What makes a tax system competitive?

It is not questionable that sound tax policies cannot ignore the above constraints and that targeted action must be taken – and is already being taken – in order to counter aggressive tax planning and harmful tax competition. Nevertheless, in the aforementioned 2011 report, the OECD firmly acknowledges that “if the competitive pillars of an economy are strong, it is generally more able to impose corporate income tax without discouraging investment”. Thus, arises the relevance of the consistent development of all the key pillars of competitiveness, i.e. 1. institutions, 2. infrastructure, 3. macroeconomic environment, 4. health and primary education, 5. higher education and training, 6. goods market efficiency, 7. labour market efficiency, 8. financial market development, 9. technological readiness, 10. market size, 11. business sophistication, 12. innovation.

In this regard, the tax system has been evidenced to have potentially considerable effects to the majority of these pillars.

By way of an example, the perceived fairness of the tax system, i.e. the just distribution of the effective tax burden on taxpayers, is held to promote tax compliance. Tax compliance in turn enables the effective collection of tax revenue with minimal resource allocation.

For the same reason, effective tax administration that does not permit tax evasion while favoring cooperative relations with taxpayers constitutes another important advantage of a tax system.

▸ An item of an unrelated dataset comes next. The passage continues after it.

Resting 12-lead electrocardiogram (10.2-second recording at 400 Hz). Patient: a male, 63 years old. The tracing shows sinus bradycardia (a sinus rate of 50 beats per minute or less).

Most importantly, condition precedent to tax compliance may be considered tax certainty, i.e. the extent to which taxpayers can predict in advance and securely their tax obligations on the basis of tax law and administrative practice. Thus, on the one hand, minimal resources need to be allocated by tax administration to ensure tax collection and equally minimal resources need to be allocated by taxpayers for tax risk management.

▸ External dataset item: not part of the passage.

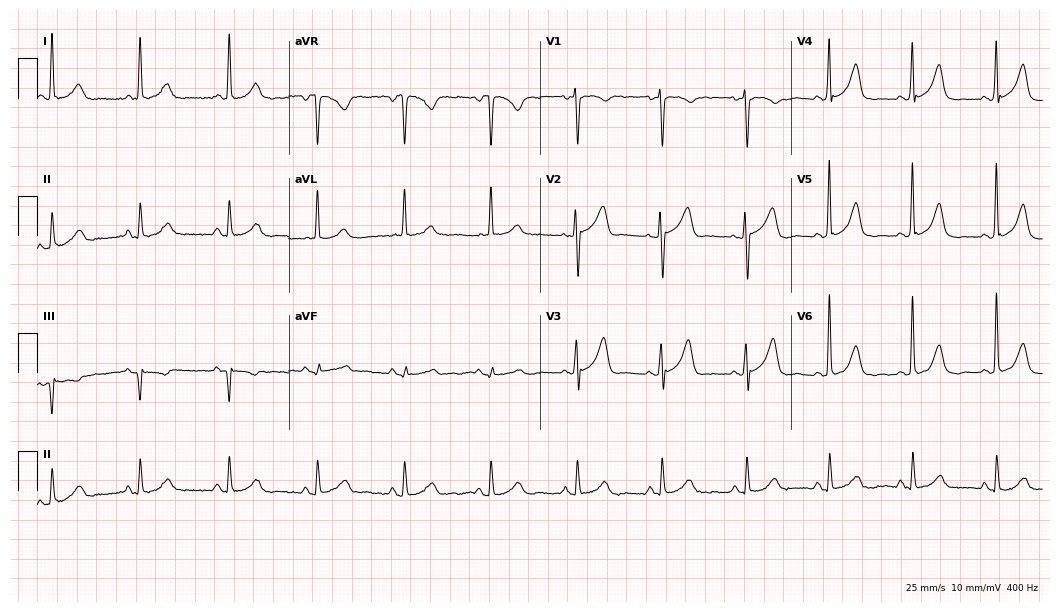
Resting 12-lead electrocardiogram. Patient: a 78-year-old woman. Read as a normal ECG.

Other potential positive effects of the tax system outlined by the OECD include:

  • Promotion of entrepreneurship through growth-oriented tax regimes;
  • Enhancement of labour market efficiency through taxes that allow labour market participation;
  • Facilitation of trade through removal of tax obstacles;
  • Strengthening of the financial market through the implementation of taxes that avoid to affect investment financing decisions;
  • R&D-favorable tax regimes that encourage technological development and integration.

Concluding Remarks

While globalization and digitalization exalt capital mobility, the effective tax rate becomes increasingly core for the determination of a country’s attractiveness to investors.

However, the reduction of the effective tax rate on business income is no sustainable solution per se.

It risks to lead to adverse effects by multiplying the tax burden on the least mobile taxpayers and elements of the tax base, at the expense of tax fairness and tax compliance.

Alternatively, it risks to deprive the country from the funds necessary to enhance other key pillars of competitiveness.

Such reduction of tax rates would in effect favor only aggressive tax planners in search of the most favorable tax regime for the mobile elements of their taxable bases (in another country). Yet, even such type of investors would not consider moving the productive elements of their income to a country lacking competitive infrastructure, dispute settlement, highly qualified labour.

All the factors affecting a country’s competitiveness should be equally developed in a consistent manner for the domestic economy to be and remain attractive to business, productive. There is no winner to take it all.